The sigma virus system is unusual for an animal pathogen in that we have a strong literature on its genetics and how selection has acted. We have therefore tried to keep our discussion strongly rooted in this. In particular there is a recurrent pattern if selective sweeps, and we have highlighted population genetics theory about how this can affect genetic variation (note that the adaptive dynamics models of Boots are not appropriate to model these processes). Alongside this we have now considerably increased our discussion of the coevolution literature, including the Boots models. The changes are in the two paragraphs quoted at the start of our response to Reviewer 1.

The paper is focused on viral loads, but what the effect is of these loads on fitness is never clear, and some mention of this should be included in the discussion if not before.

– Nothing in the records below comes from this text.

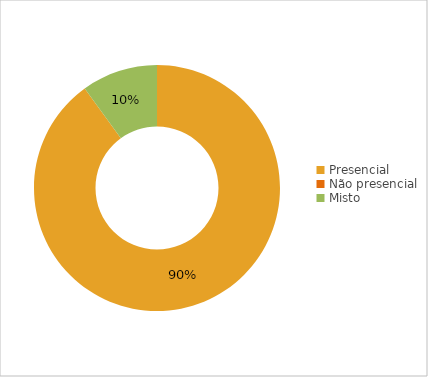
| Category | Series 0 |
|---|---|
| Presencial | 9 |
| Não presencial | 0 |
| Misto | 1 |
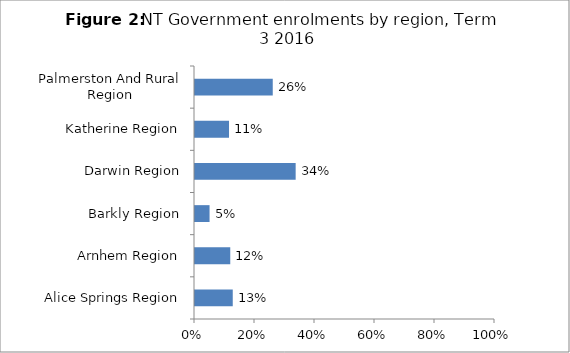
| Category | % |
|---|---|
| Alice Springs Region | 0.126 |
| Arnhem Region | 0.118 |
| Barkly Region | 0.049 |
| Darwin Region | 0.336 |
| Katherine Region | 0.113 |
| Palmerston And Rural Region | 0.259 |

Unfortunately, it was not feasible to measure the fitness of >50,000 flies. Fortunately, there is good reason to believe viral load correlated with fitness.

1) The virus reduces fitness, and viral load is correlated with vertical transmission rates and infection rates in both in the lab and field

2) Alleles of two genes that reduce viral loads have been positively selected in nature.

We have added the text:

“Studies on DMelSV have shown that loci that reduce loads when the virus is injected also reduce infection rates in both the lab and field [2, 27, 43-46]. As infection is costly, this is expected to increase host fitness.”